Но он знает, что «хорошо страдать, если силен», и потому любит препятствия на своем пути: «Все великое благостно, и высшее страдание граничит с освобождением. Угнетает, принижает к земле, неизлечимо разрушает душу лишь средняя мера горя и радости». Постепенно он познает своего единственного врага — свою собственную необузданность; он учится быть справедливым и начинает понимать себя и свой мир. Страстность обращается в просветление: он постигает, что враждебность направлена не на него, а на могущество вечных сил, руководящих им, он учится любить своих врагов, потому что они ему помогли познать себя и преследуют ту же цель иными путями. Годы учения прошли, и, как Шиллер прекрасно сказал в письме к Гете: «Годы учения — понятие относительное, они требуют коррелята — овладения мастерством, и только представление о нем объясняет и обосновывает их». Стареющий Жан-Кристоф начинает ясно понимать: в своих превращениях он постепенно стал самим собою, он отделался от всех предрассудков, он «свободен от всякой веры, всяких химер, свободен от предрассудков народов и наций», и потому способен к великой вере в жизнь.
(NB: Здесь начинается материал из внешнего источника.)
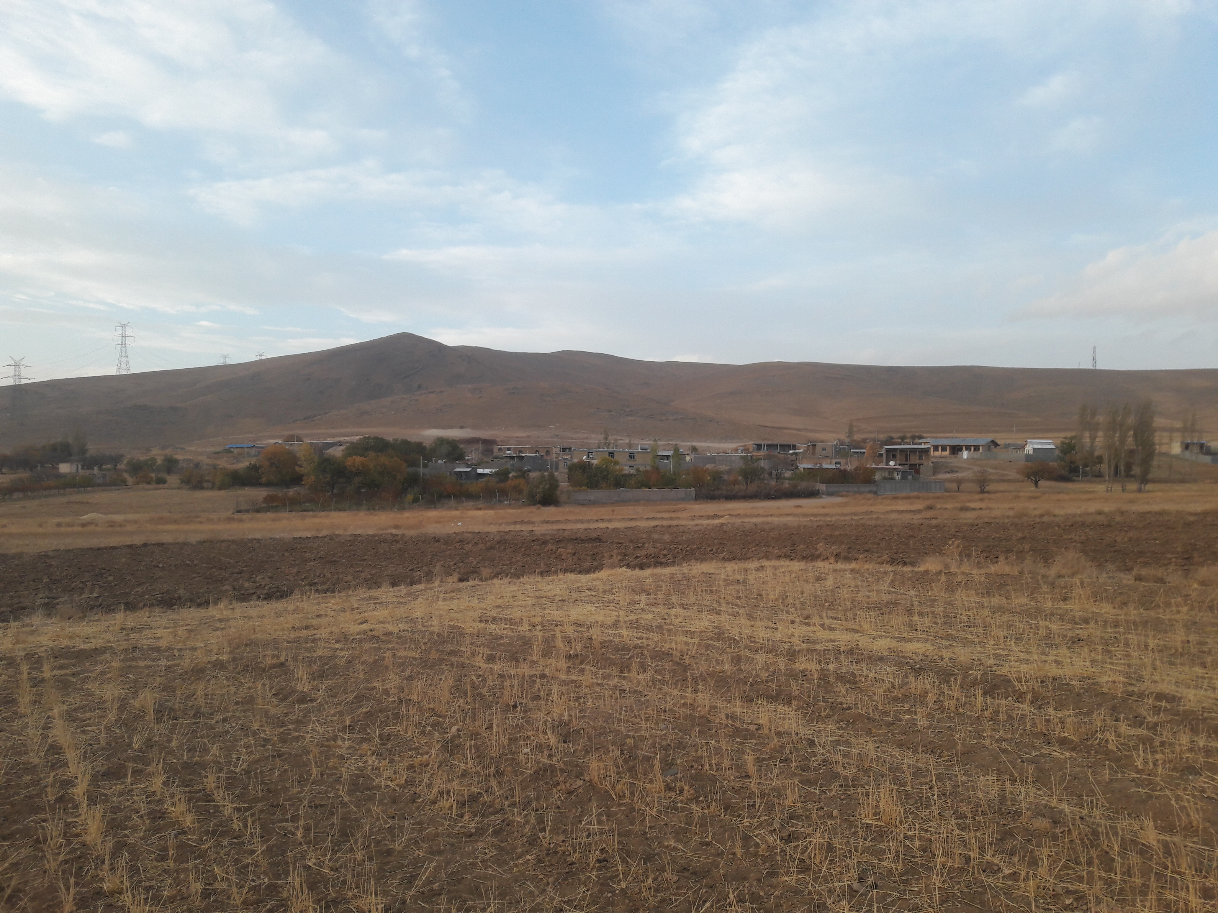 روستای یارکندی

Он свободен и все же исполнен благоговения, с тех пор, как ощутил смысл своего пути. И «transfigure par la fob, «преображенный верой», его некогда столь наивный, шумный оптимизм, восклицавший: «Что такое жизнь? Трагедия. Ура!» — возвышается в нежную всеобъемлющую мудрость. «Служить Богу и любить его — значит служить жизни и любить ее», — вот вера его свободного духа. Он предвидит грядущие поколения и приветствует в них, враждебных ему, вечную жизнь. Он видит, как его слава воздвигает своды своего храма, но ощущает ее как нечто далекое. Он, раньше нападавший бесцельно, сделался вождем, но собственная цель становится ему ясной, лишь когда смерть овевает его звучащей волной и он уносится в великую музыку, в вечный мир.
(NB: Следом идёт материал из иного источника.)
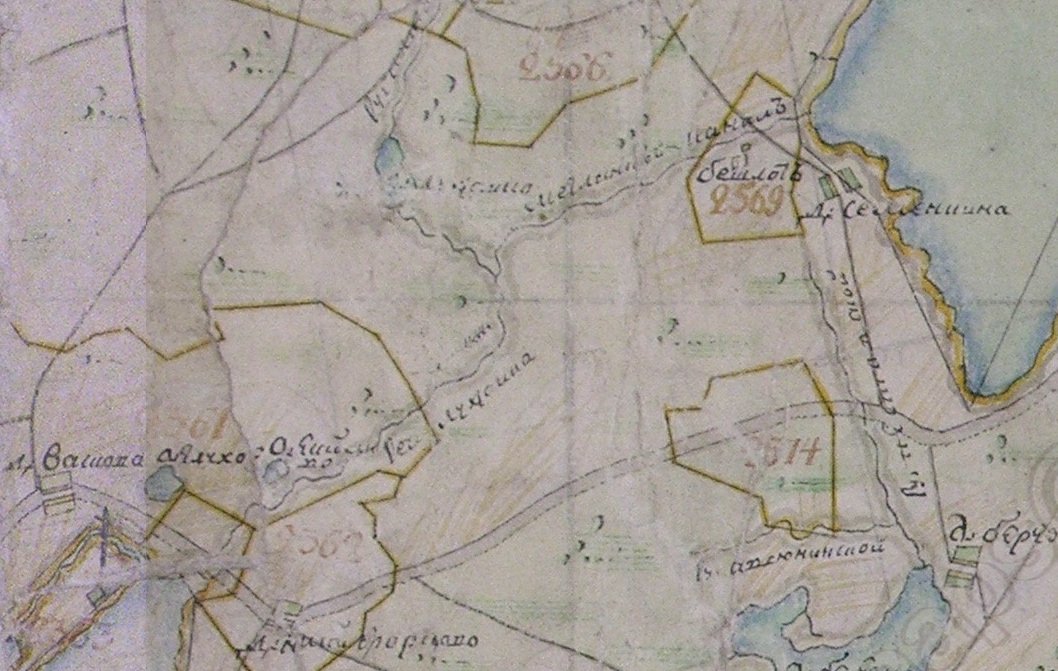 река Канава на плане генерального межевания 1778 года

Героичность этой борьбы Жана-Кристофа обусловлена тем, что она ведется за самое высшее — за всю полноту жизни. Этот борющийся человек должен все создать себе сам: свое искусство, свою веру, своего Бога, свою истину. Борясь, он должен освободиться от всего, чему его научили другие, от всякой условности искусства, наций, рас и вероисповеданий: его страстность никогда не борется за единичное, за успех или удовольствие <«il n’y a aucun rapport entre la passion et le plaisir» — «нет ничего общего между страстью и удовольствием»). И борьбе этой присуща такая трагичность благодаря ее одиночеству. Только для себя борется он за истину, так как знает, что каждый человек имеет свою собственную'истину, и если он все же несет людям помощь, то не словами, а всем своим существом, изумительно объединяющим людей, благодаря огромной доброте. Кто соприкасается с ним — будь то вымышленные люди в книге или настоящие люди, читающие эту книгу, — возвышается от близости его существа, ибо сила, которой он побеждает, это та самая жизнь, что уделена всем нам. И любя его, мы с верой любим мир.
ОЛИВЬЕ
Жан-Кристоф — портрет художника; но каждая форма и каждая формула искусства и художника неизбежно являются односторонними. Таким образом Роллан противопоставляет ему среди дороги — «nel mezzo del cammin»71 — партнера, француза — немцу, героя мысли — герою действия. Жан-Кристоф и Оливье — дополняют один другого, они по глубокому закону полярности поневоле друг друга притягивают, «они были чрезвычайно различны, но любили друг друга за эту различность, потому что были одной и той же породы» — самой благородной. Оливье настолько же — сущность духовной Франции, насколько Жан-Кристоф — отпрыск лучшей немецкой силы, они идеалы, оба созданные для самого высокого. Сливаясь в гармонии, как мажор и минор, чудеснейшими вариациями украшают они — суровый и нежный — тему искусства и жизни.